The Large Hadron Collider Beauty (LHCb) experiment at CERN is the world's leading experiment in quark flavour physics with a broad particle physics programme. Its data from Runs 1 and 2 of the Large Hadron Collider (LHC) has so far been used for over 600 scientific publications, including a number of significant discoveries. While all scientific results from the LHCb collaboration are already publicly available through open access papers, the data used by the researchers to produce these results is now accessible to anyone in the world through the CERN open data portal.
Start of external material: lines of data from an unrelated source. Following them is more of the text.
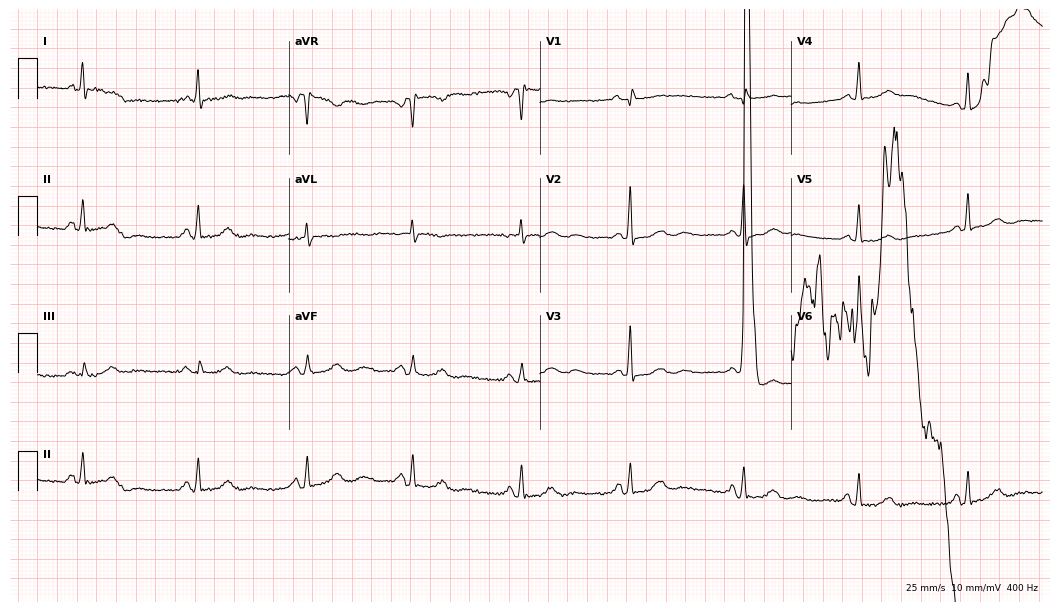
12-lead ECG (10.2-second recording at 400 Hz) from an 82-year-old female. Screened for six findings — first-degree AV block, right bundle branch block, left bundle branch block, sinus bradycardia, atrial fibrillation, sinus tachycardia — none is recorded. Findings outside these six are not listed.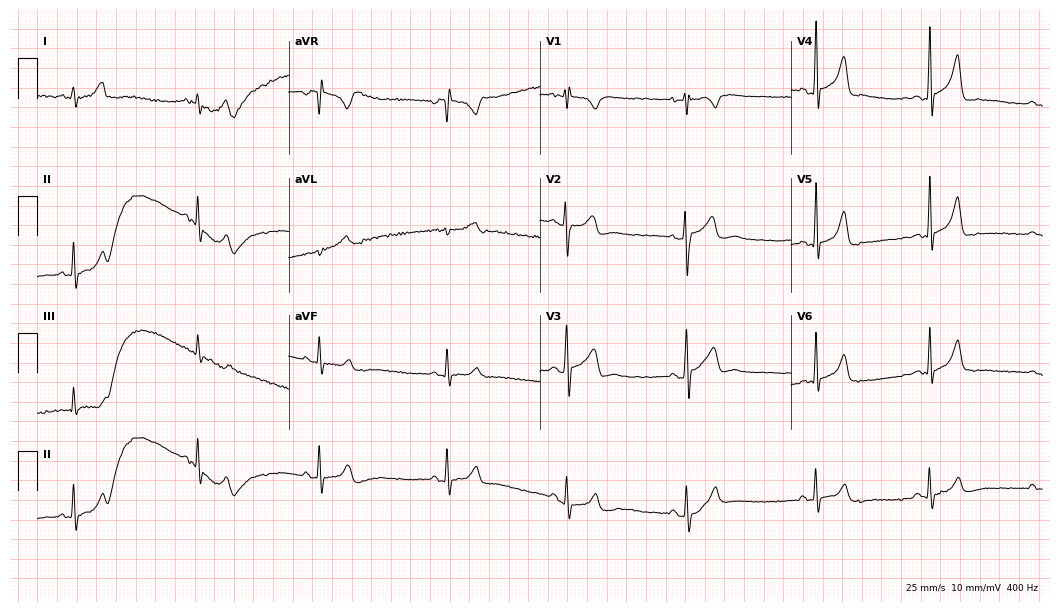
Standard 12-lead ECG recorded from a 21-year-old male. None of these six findings is recorded: first-degree AV block, right bundle branch block, left bundle branch block, sinus bradycardia, atrial fibrillation, sinus tachycardia. Findings outside these six are not listed.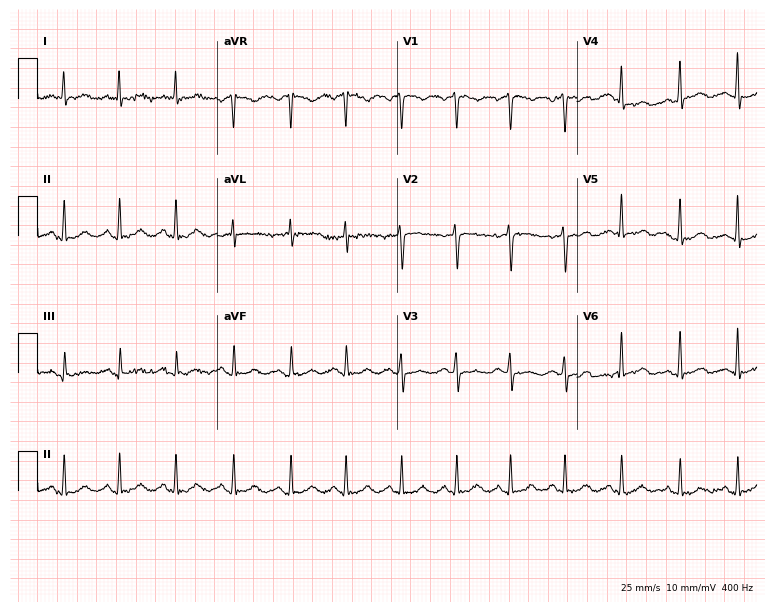
ECG — a woman, 41 years old. Screened for six findings — first-degree AV block, right bundle branch block (RBBB), left bundle branch block (LBBB), sinus bradycardia, atrial fibrillation (AF), sinus tachycardia — none is recorded.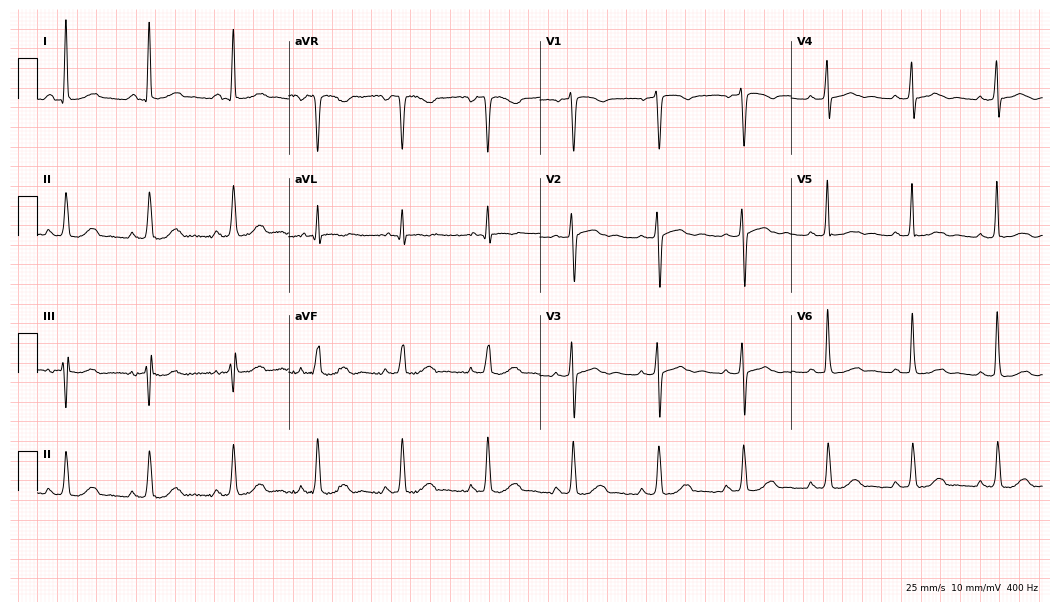
Resting 12-lead electrocardiogram. Patient: a woman, 53 years old. Read as a normal ECG.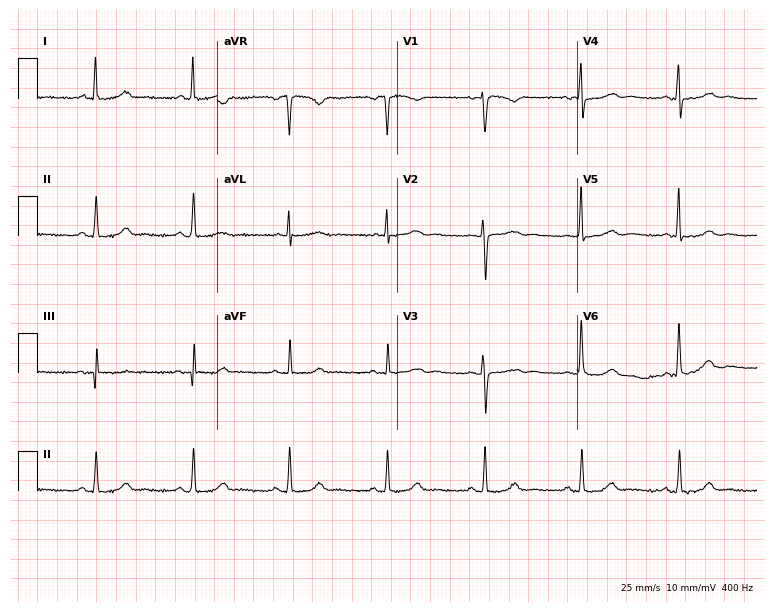
ECG (7.3-second recording at 400 Hz) — a 48-year-old female. Labelled as a normal ECG.

The data release is made in the context of CERN's Open Science Policy, reflecting the values of transparency and international collaboration enshrined in the CERN Convention for more than 60 years.
"The data collected at LHCb is a unique legacy to humanity, especially since no other experiment covers the region LHCb looks at," says Sebastian Neubert, leader of the LHCb open data project. "It has been obtained through a huge international collaborative effort, which was funded by the public. Therefore the data belongs to society."
The data sample made available amounts to 20% of the total data set collected by the LHCb experiment in 2011 and 2012 during LHC Run 1. It comprises 200 terabytes containing information obtained from proton-proton collision events filtered and recorded with the detector. The LHCb collaboration has preprocessed the data by reconstructing experimental signatures, such as the trajectories of charged particles, from the raw information delivered by its complex detector system. The data is filtered, classified according to approximately 300 processes and decays, and made available in the same format as that used by LHCb physicists.
The analysis of LHC data is a complex and time-consuming exercise. Therefore, to facilitate the analysis, the samples are accompanied by extensive documentation and metadata, as well as a glossary explaining several hundred special terms used in the preprocessing. The data can be analysed using dedicated LHCb algorithms, which are available as open source software.
The data is suitable for different types of physics studies and can be directly downloaded by anyone. "It is intended to be used by professional scientists and its interpretation needs some knowledge of particle physics, but everybody is invited to give it a try," continues Neubert. "It would be great if the data inspires new research directions and is used by researchers in other fields, such as data science and artificial intelligence. We are eager to hear from users of the data what they find."